Spain’s economic pain: Catalonia bank issues MAJOR warning as country tops EU deficit list

Posted on Oct 25 2017 - 11:40am by admin

New data from the EU’s statistics agency, Eurostat, reveals Spain’s general government deficit stood at 4.3 per cent of GDP in 2016 – far higher than other bloc members.

France had the second-largest deficit at the end of 2016 with 3.4 per cent, followed by Romania with 3 per cent.

While the negative imbalance was below the EU limit of -4.6 per cent, Spain’s economic forecast looks increasingly uncertain given the ongoing unrest in Catalonia.

Following the wealthy region’s standoff with the government in Madrid after the illegal independence referendum earlier this month, Catalonia’s largest bank has issued a major warning in a bid to end the uncertainty.

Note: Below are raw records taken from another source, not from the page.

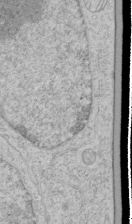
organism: Human
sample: Mitochondria in HCT116 cells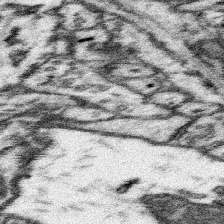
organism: Mouse
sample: Somatosensory cortex neuropil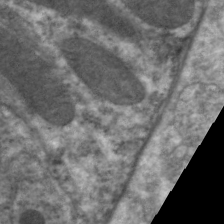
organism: C. elegans
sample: Pharynx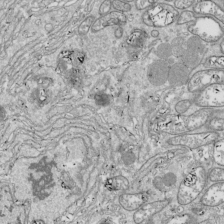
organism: Drosophila
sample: Cell division; meiosis; drosophila spermatocytes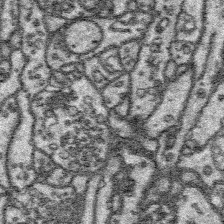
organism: Platynereis dumerilii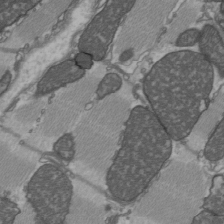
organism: C57BL Mouse
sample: Heart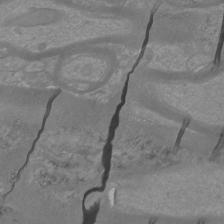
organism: Mouse
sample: Cortical neurons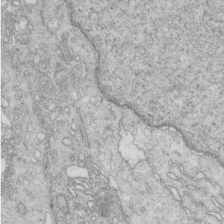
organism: Mouse
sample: Multiciliated cells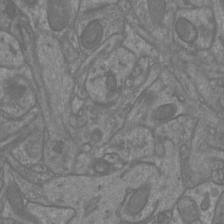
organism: Mouse
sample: Cortical neurons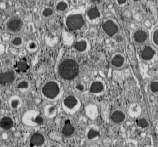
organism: C57BL Mouse
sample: Pancreatic islet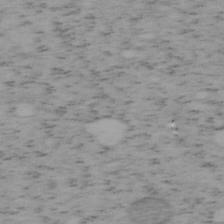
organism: Mouse
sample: OT-I killer T cells with ID8 ovarian cancer cells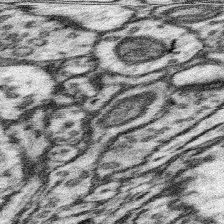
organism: Mouse
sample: Somatosensory cortex neuropil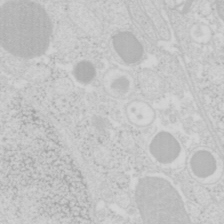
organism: Mouse
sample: Pancreas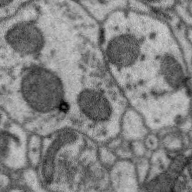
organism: Zebra finch
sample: Brain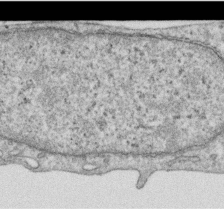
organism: Human
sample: Centriole in RPE cells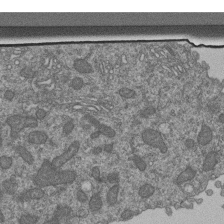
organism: Human
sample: Retinal organoid Rod and Cone cells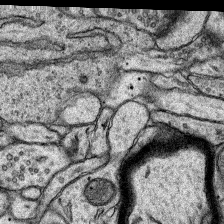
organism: Rat
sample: Hippocampus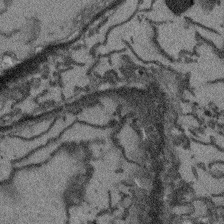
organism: Arabidopsis thaliana
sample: Root tip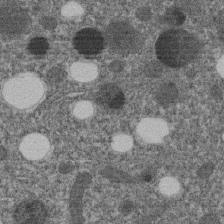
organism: C. elegans
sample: C. elegans embryo early stage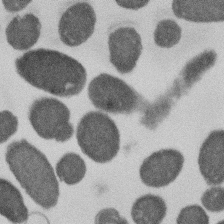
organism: E. coli
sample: Bacterial nucleoid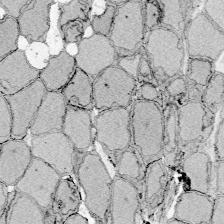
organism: Zebrafish
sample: Whole-Brain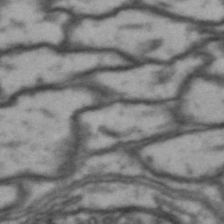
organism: Drosophila
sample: Brain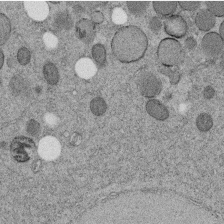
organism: C. elegans
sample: C. elegans embryo early stage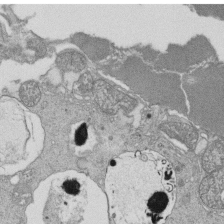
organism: Tetrahymena
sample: Cilia in tetrahymena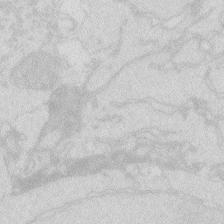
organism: Zebrafish
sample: Macrophage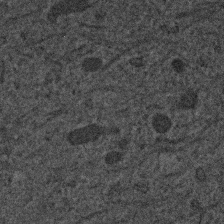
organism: Human
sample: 1205lu cells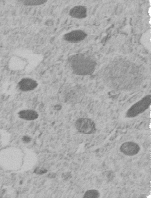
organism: C. elegans
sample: C. elegans embryo early stage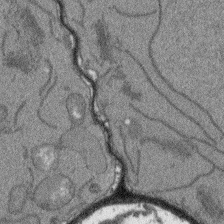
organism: Arabidopsis thaliana
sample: Root tip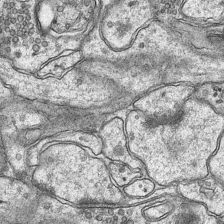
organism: Mouse
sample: CA1 Hippocampus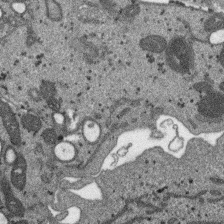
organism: Human
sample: Lung epithelial cells infected with SARS-CoV-2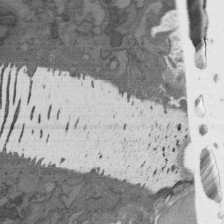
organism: C. elegans
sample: AFD neurons C. elegans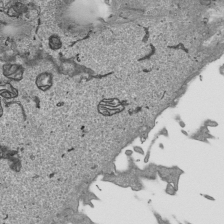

CaixaBank SA CEO Gonzalo Gortazar said deposit withdrawals had been “moderate” since the October 1 referendum, but the political drama has forced the lender, along with a number of other major Catalan forms, to leave the region and set up legal bases elsewhere to avoid the continuing uncertainty.

He said: “I have full faith in our leaders that this issue will resolved soon, but it will start to have an impact if it drags on.”

Mr Gortazar believes any “instability” coming from plans to reach a solution will not be long-lasting and right now, he does not believe there will much much of an effect on the bank’s forecast for a 2.7 per cent increase in Spanish GDP next year.

He added: “If the situation develops in a different way, obviously we will expect the impact on GDP will be a bit more than moderate.”

Meanwhile Cercle d’Economia, a business association, warned in a statement: “If it can’t avoid it in the coming days, Catalonia could be on its way towards a prolonged and intense dynamic of lack of control, legal insecurity and civic unease.

“Its consequences are unpredictable, but in any case dramatic in terms of self-government, coexistence, economic growth and employment.”

Despite the high budget deficit, Spain did manage to reduce its public debt to 99 per cent of GDP in the last quarter of last year, down from 99.4 per cent in 2015.

Spain’s debt at the end of 2016 stood at €1,107billion, which implies an increase of €33.271million in a year.

The EU countries with the highest debt ratio in 2016 were Greece, with a staggering 180.8 per cent, followed by Italy (132 per cent), Portugal (130.1 per cent), Cyprus (107.1 per cent) and Belgium (105.7 per cent).